It look good, but the flywheel is the last think I will make, so for this time its only a provisionary wheel ;D
















thanks for all the good comments!

I will keep the build process comming!

Saludos!


----------



## steamer (Jul 28, 2011)

great set up and completion of great parts!

I like it!

Dave


----------



## bearcar1 (Jul 29, 2011)

Your doing a splendid job on that engine. I eally admire the high standard caliber of work you have shown us. Thank you for sharing with us, BRAVO!!

BC1
Jim


----------



## danstir (Jul 29, 2011)

I really enjoy the creative way you solve your machining problems!


----------



## compspecial (Jul 29, 2011)

This is excellent workmanship Anko. Bravo!


----------



## peatoluser (Jul 29, 2011)

Only just stumbled onto this build thread. superb workmanship! 
I admire the way you went about fabricating the columns. The soldering jig was well thought out.
like danstir I find the way you solve your machining problems very informative.
will be following this post with interest
yours
peter


----------



## Florian (Jul 29, 2011)

Hey Anko

First of all; your Steam engine looks great! I know that design and i am not shure but i think i also have plans for it...

And now some things about and experiences i made with boring bars: It is really not simple to make your own boring bars! It took me quite a few time to get them right! 
Here on this page(translated by google from german into english), you can see a way to make a boring bar from a solid HSS bar: 
http://translate.google.de/translat...tallmodellbau.de/Herstellung_Ausdrehstahl.php

I have made a bar just that way and i must say it works quite fine. 
What i have found is; that it is very important that the tool is razor-sharp!
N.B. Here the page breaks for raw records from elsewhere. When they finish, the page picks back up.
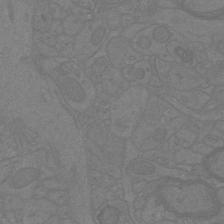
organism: Mouse
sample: Cortical neurons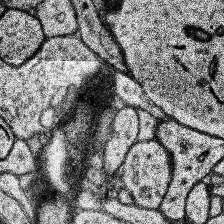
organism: Human
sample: Temporal Lobe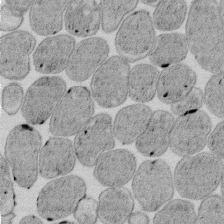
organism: E. coli
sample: Bacterial nucleoid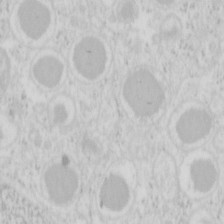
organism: Mouse
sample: Pancreas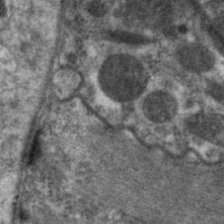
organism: C. elegans
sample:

If it is not, then it will not make a good surface, especially when turning brass. 

If you are having troubles with your indexed-boring bar, it might be because you do not use the right one inserts ? 
The ones you should use are the ones usually used to machine aluminum and they are ground and also razor sharp. 

Especially with indexed boring bars, you have to watch out that the cutting edge only touches the material and not the lower edge of the insert aswell (or even only the lower edge...)
And this is for the front and for the side of the boring bar! 
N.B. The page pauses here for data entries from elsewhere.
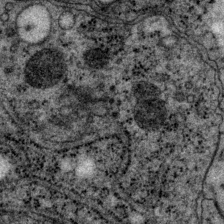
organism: P. pacificus
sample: Pharynx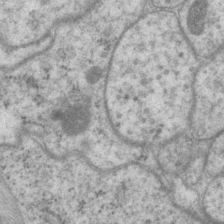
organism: P. pacificus
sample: Pharynx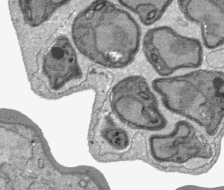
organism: Plasmodium falciparum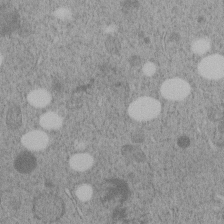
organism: C. elegans
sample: C. elegans embryo early stage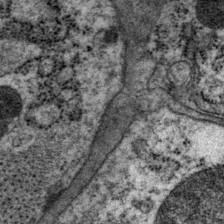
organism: P. pacificus
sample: Pharynx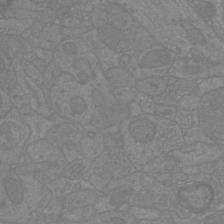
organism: Mouse
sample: Cortical neurons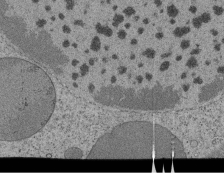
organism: Tetrahymena
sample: Cilia in tetrahymena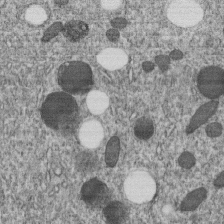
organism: C. elegans
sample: C. elegans embryo early stage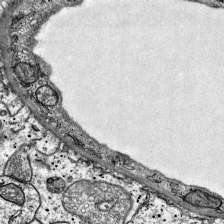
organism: Mouse
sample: Visual Cortex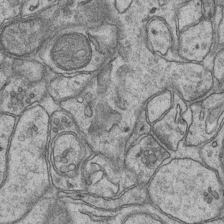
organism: Mouse
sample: CA1 Hippocampus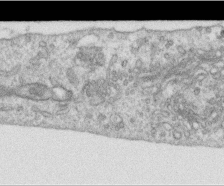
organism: Human
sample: Centriole in RPE cells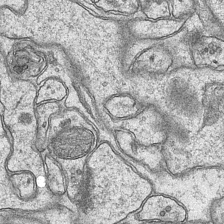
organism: Mouse
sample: CA1 Hippocampus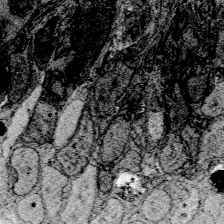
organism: Zebrafish
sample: Whole-Brain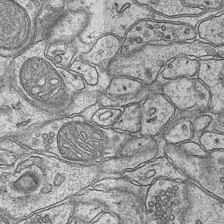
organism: Mouse
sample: CA1 Hippocampus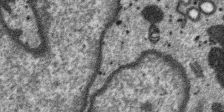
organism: Human
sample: Lung epithelial cells infected with SARS-CoV-2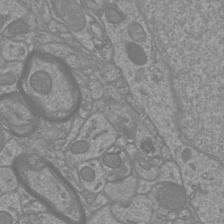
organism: Mouse
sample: Cortical neurons

Another influence is the edge radius of the insert. The bigger it is, the more vibrations will occur! (in situations with low rigidity) 


OH, and i have read that you use a belt sander for grinding your tools? (Or is that just for the shape?)
Anyway, if your grinding wheel on your bench grinder is off center, it will never make your tools razor-sharp! 
You should therefore get a dressing tool to dress your grinding wheel(s). 
But you will have to take the right tool! 
This one  is only for rough dressing and for large grinding wheels (around 500 mm dia). 
For small wheels you should use somehting like a TETRABOR-dresser or something like this one
They are not even expensive, somehting around 12 $

I guess if your wheel is off center now, there is a chattering sound when you are sharpening somehting? 
If it is dressed correctly, there will only be a hissing noise. 


Cheers Florian


----------



## metalmad (Jul 29, 2011)

Thats looking Great 
will be watching this post for sure
Pete


----------



## steamer (Jul 29, 2011)

A damn site better fit, finish and design than my first engine!

 :bow:

Dave


----------



## Anko (Jul 31, 2011)

whoa! thanks for the very nice comments!, it's very encouraging!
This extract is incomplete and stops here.